I see it's out of stock now and price have increased slightly. BTW, its screen
is surprisingly good.

------
JustSomeNobody
Apple is telling people that if you don't use exclusively Apple products, they
don't want you as a customer anymore.

That's what this boils down to.

------
phodo
This article was not super coherent. Indeed, wireless will give us a tidier
future and will enable new use cases. So airpods are great. As for lighting
cable replacing earphones, I think it's very smart and also opens up
optionality for Apple to introduce things like a VR display in the future
carrying audio, video, control data.

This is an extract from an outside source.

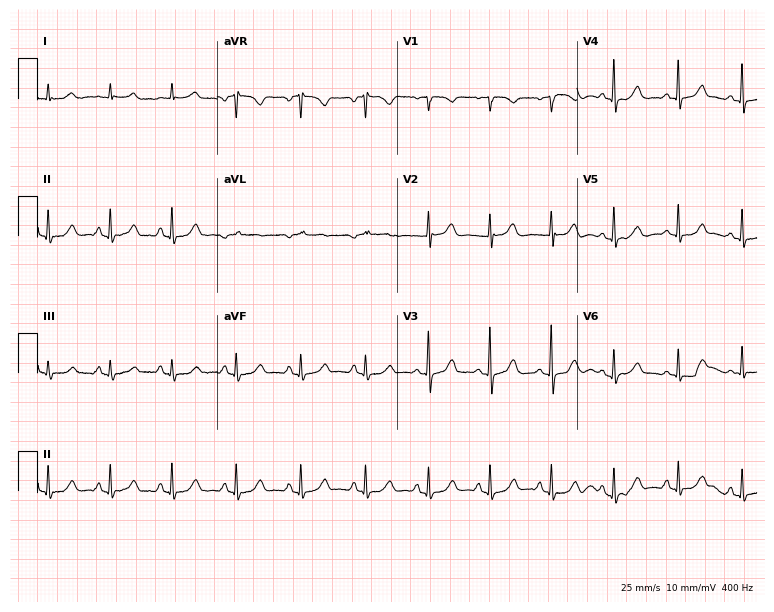
Resting 12-lead electrocardiogram (7.3-second recording at 400 Hz). Patient: a 71-year-old woman. Read as a normal ECG.
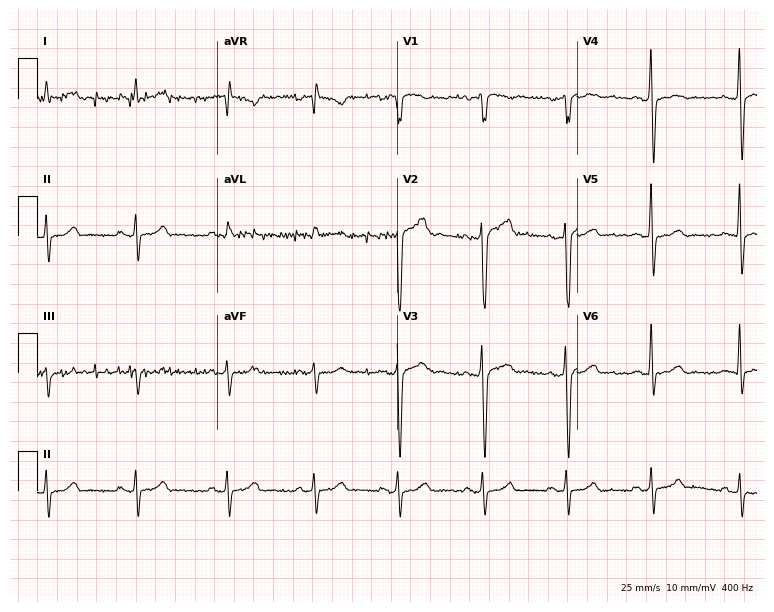
Resting 12-lead electrocardiogram (7.3-second recording at 400 Hz). Patient: a male, 29 years old. None of these six findings is recorded: first-degree AV block, right bundle branch block, left bundle branch block, sinus bradycardia, atrial fibrillation, sinus tachycardia. Only these six findings were labelled.
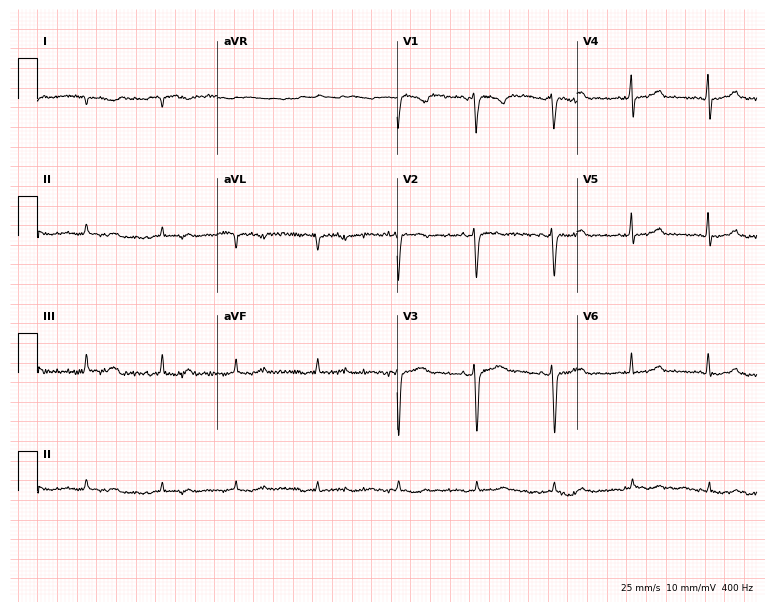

Like many things Apple, things are done
across multiple releases after they have reduced technical risk for a feature.
So it's premature to opine too strongly in a new enabling technology / feature
unless you have knowledge of the roadmap.

------
fsiefken
Open standards like 3,5mm audiojacks, microusb, microsd, tethering, removable
batteries in general keep us in some sense grounded and connected to the real
world and less dependable on some virtual world gatekeeper. Cyber track:
X-Dream: We Interface
[https://www.youtube.com/watch?v=5BBg6F0WFBs](https://www.youtube.com/watch?v=5BBg6F0WFBs)

------
joezydeco
Didn't Gibson also describe wireless throat microphones in his books?